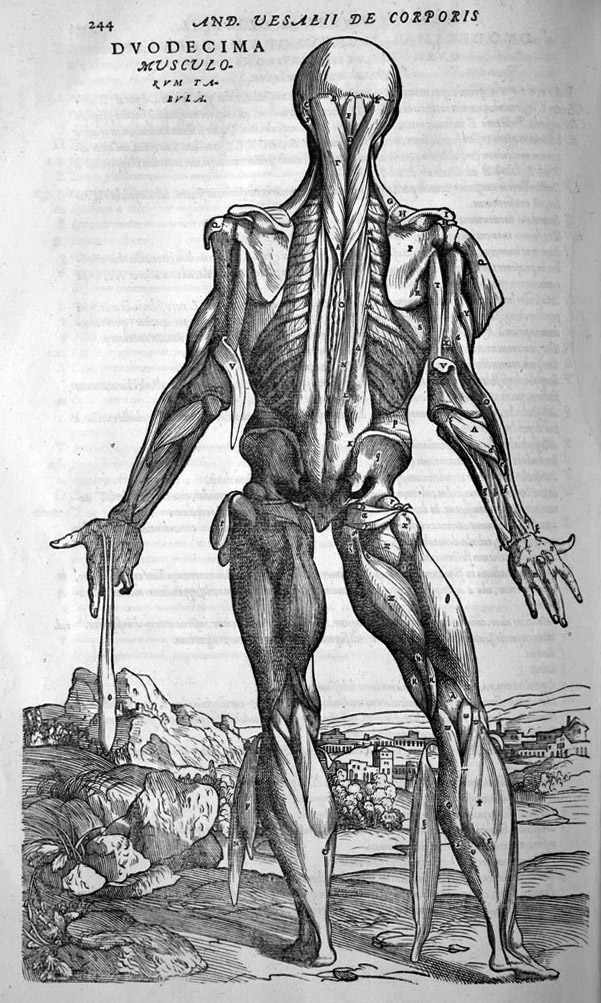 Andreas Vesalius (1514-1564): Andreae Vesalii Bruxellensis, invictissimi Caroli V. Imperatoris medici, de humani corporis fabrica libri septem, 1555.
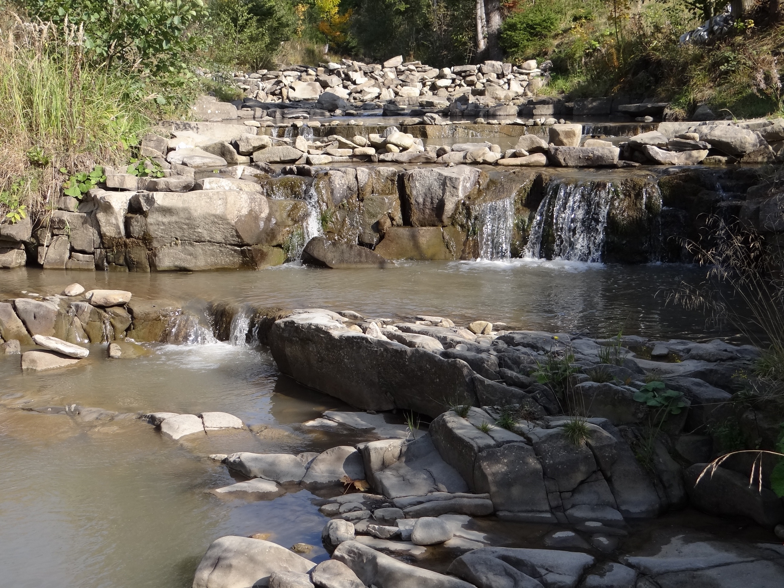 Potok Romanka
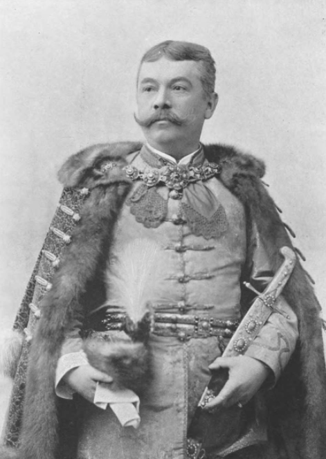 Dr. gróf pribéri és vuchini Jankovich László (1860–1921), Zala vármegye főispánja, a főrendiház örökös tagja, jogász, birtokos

· · · · · · ·

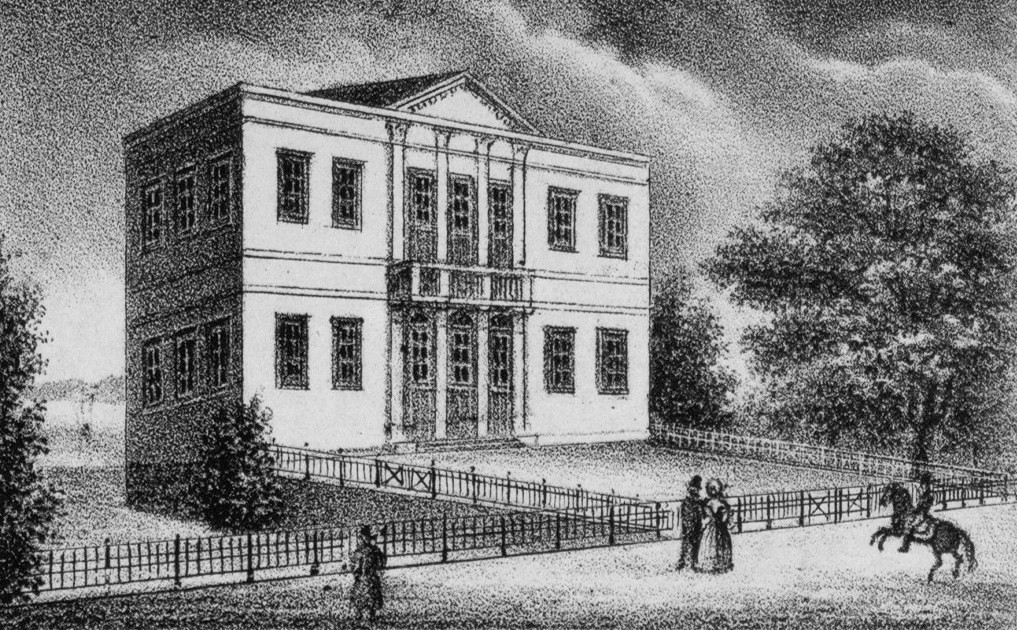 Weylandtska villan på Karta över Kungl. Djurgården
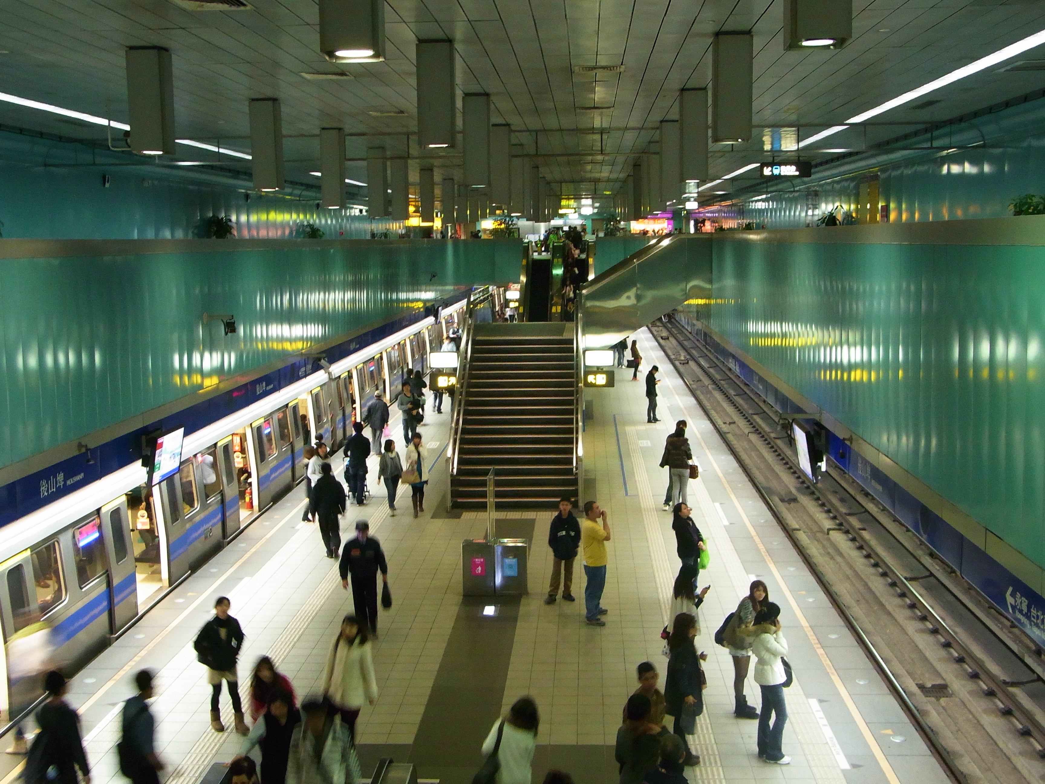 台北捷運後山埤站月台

· · · · · · ·

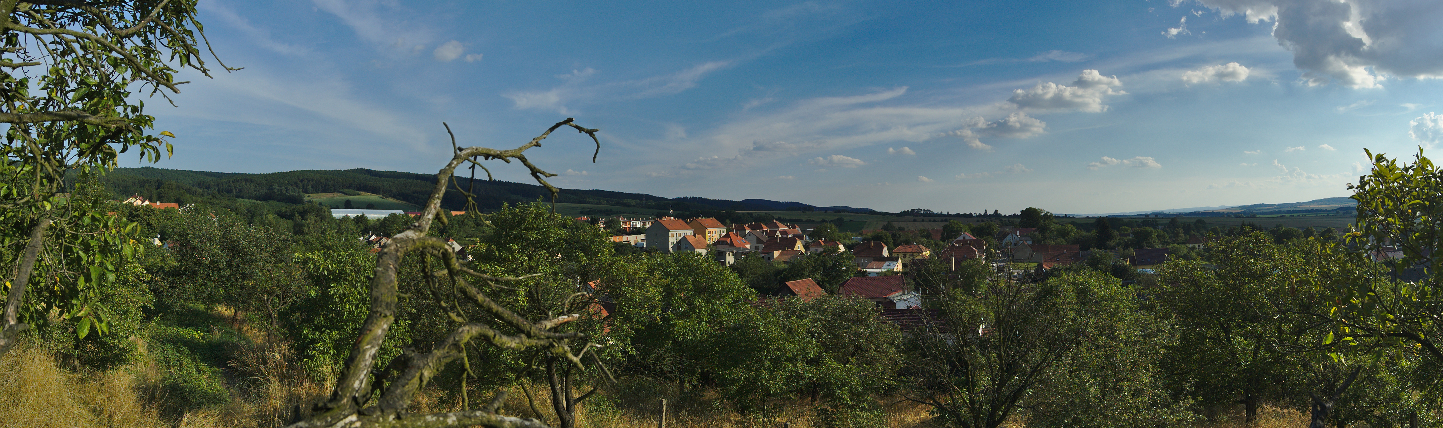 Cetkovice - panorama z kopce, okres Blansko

· · · · · · ·

_INSTRUCTIONS FOR THE TASK_
Give again the stretch of lines above from the one with "Andreas Vesalius (1514-1564): Andreae" through the one with "Dr. gróf pribéri", both ends kept, and copy no pictures.

_SOLUTION TO THIS PROBLEM_
 Andreas Vesalius (1514-1564): Andreae Vesalii Bruxellensis, invictissimi Caroli V. Imperatoris medici, de humani corporis fabrica libri septem, 1555.
 Potok Romanka
 Dr. gróf pribéri és vuchini Jankovich László (1860–1921), Zala vármegye főispánja, a főrendiház örökös tagja, jogász, birtokos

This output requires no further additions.